I have a very basic question. I recently deleted a large zvol around 16TB. I deleted its snapshots. So that zfs list doesn’t show this zvol. When I type zpool get freeing I see that there is a 15.4TB of data to be freed. On the other hand, The should-be-freed space doesn’t get smaller for days.
I tried to update to 25.04. I tried to export and import strategy. I tried several scrubs. I think I tried everything I can find online. Is there a way to force free space?
I don’t mind if I lose several bytes of data if it is related to some corrupted data. Disks are in raid10 mode and their smart status looks normal.
I uploaded the outputs of those commands. I can scrub it again. I have a problem with the errors saying list of errors unavaliable because I deleted those files and their snapshots, I did export/import, tried many things. The NAS system works perfectly, I just want the free space back
Those ticks are related to ‘Preformatted text’ ticks. This is my first post here. I did a mistake.
I started adding vdevs like this, I’ve been using Freenas/Truenas for a long time, back in the day I added vdevs as mirrored to the list. The first 2 vdev were recently ‘changed’, meaning I removed one of them replaced with a higher capacity one, resilvered, then did the same thing with the other low capacity one. I thought the replaced HDDs will be named like ‘sda’ or ‘sdb’. I was wrong but I don’t mind the current state. The data corruption problem existed before HDD upgrade. I deleted those files.
I’m willing to do another scrub but everytime I do it something weird happens. It scrubs the populated space (obviously). On the other hand when it gets to the last 15.4TB part, it finishes suddenly. Disk may show 2 or 4 checksum warnings. I tried clearing before the scrub I can do after the scrub but the warnings come back.
Errors like this with a pool refusing to free space might mean metadata corruption. Did you have any hexcodes in your “list of errors” in a 0x0c7a style format?
Yes exactly, the scrub sometimes clear those errors, I think it means a reference to a file that no longer exists. Those errors can occur after deleting a file, I know that.
I have some routine long test jobs, the report says they are fine but I know what you are saying, the drives exposed to high heat, in a server room, I especially witnessed after copying very large amounts of data, I/O errors can occur, I’m well aware of the fact that I need a smarter cooling system. On the other hand, there is no problem with the current state, so I’m trying to avoid copying all the data to somewhere else and then recopying it to a new pool
I worked with the AI and it figured out it was the zfs_free_leak_on_eio variable to tweak. So I switched it to 1 and now it started freeing. After that I’ll do a scrub. Do you have any other recommendations after the scrub?
Do you have full system specs here? I’d like to ensure we’re not dealing with failed or failing hardware - especially if we’re looking at either drive or storage controller/HBA faults. I/O errors under load are not normal or expected.
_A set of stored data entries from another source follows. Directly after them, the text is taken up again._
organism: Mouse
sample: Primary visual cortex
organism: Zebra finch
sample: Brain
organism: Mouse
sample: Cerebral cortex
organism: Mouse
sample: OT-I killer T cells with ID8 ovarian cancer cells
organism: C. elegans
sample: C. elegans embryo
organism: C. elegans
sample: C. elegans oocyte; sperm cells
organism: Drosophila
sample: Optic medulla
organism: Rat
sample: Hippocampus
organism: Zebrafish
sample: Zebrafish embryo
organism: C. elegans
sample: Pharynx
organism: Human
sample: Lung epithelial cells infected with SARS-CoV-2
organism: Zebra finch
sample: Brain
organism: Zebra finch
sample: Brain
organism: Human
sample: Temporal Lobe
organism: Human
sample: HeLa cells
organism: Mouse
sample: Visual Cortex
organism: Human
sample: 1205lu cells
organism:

Can you show a zpool get leaked please, to make sure it didn’t just toss that space off into the ether?
Sure my specs are like this:
Motherboard: Asus X99 Rampage V extreme; it has a lot of sata ports
CPU: Intel 5960X, first 8-core CPU I believe,
RAM, 8 x 16GB= 128GB ddr4 ram
Disks: The mirrored disks are specifically chosen to be different from each other in terms of brand or line-up but not in size. This is due to prevent any dual failure at the same time.
Cache and Logs: I have 4 cache nvme drives and 1 nvme log drive.
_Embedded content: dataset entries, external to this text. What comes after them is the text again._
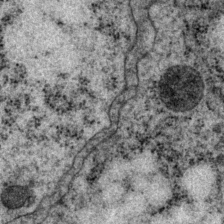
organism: P. pacificus
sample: Pharynx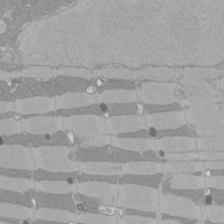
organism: Rat
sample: Left ventricle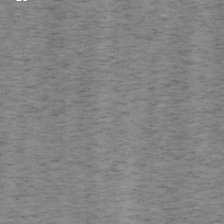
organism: Mouse
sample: OT-I killer T cells with ID8 ovarian cancer cells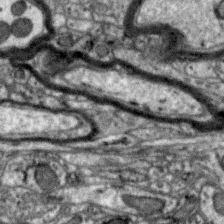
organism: Zebra finch
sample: Brain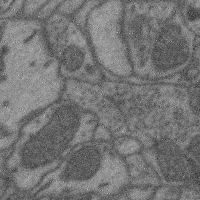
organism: Mouse
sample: Cerebral cortex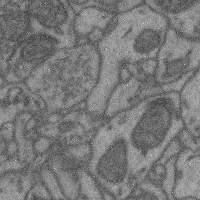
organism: Mouse
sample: Cerebral cortex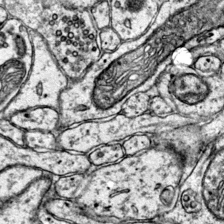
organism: Mouse
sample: Primary visual cortex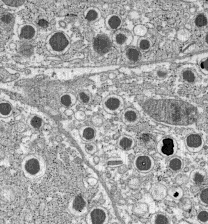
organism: C57BL Mouse
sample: Pancreatic islet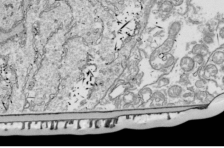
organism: Drosophila
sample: Cell division; meiosis; drosophila spermatocytes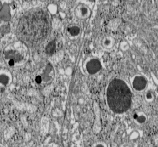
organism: C57BL Mouse
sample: Pancreatic islet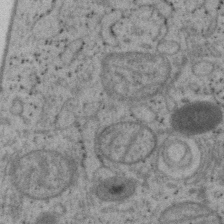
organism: Human
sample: HeLa cells

I checked the leaked value like you said and it says it is 125MB so it is not a very small number I believe.
Since there are many drives in the system, at first I thought the I/O faults could be due to shared sata power cables so I used more more sata power lanes, then I thought it could be due to bad sata cables, improper connection issues, so I changed some sata cables. I added some small fans onto the RAM sticks to cool them off more (I thought maybe it is due to that).
In short, I believe either on-board sata controllers or disks are causing this issue due to high volume traffic, or heat due to that. I’m not particularly concerned about some corrupted files, ofcourse I regularly backup the most important data to an offline drive. I just want to get rid of error messages when this sort of thing happens. Then I can try to add more fans to somewhere, or try new things to see if it occurs again.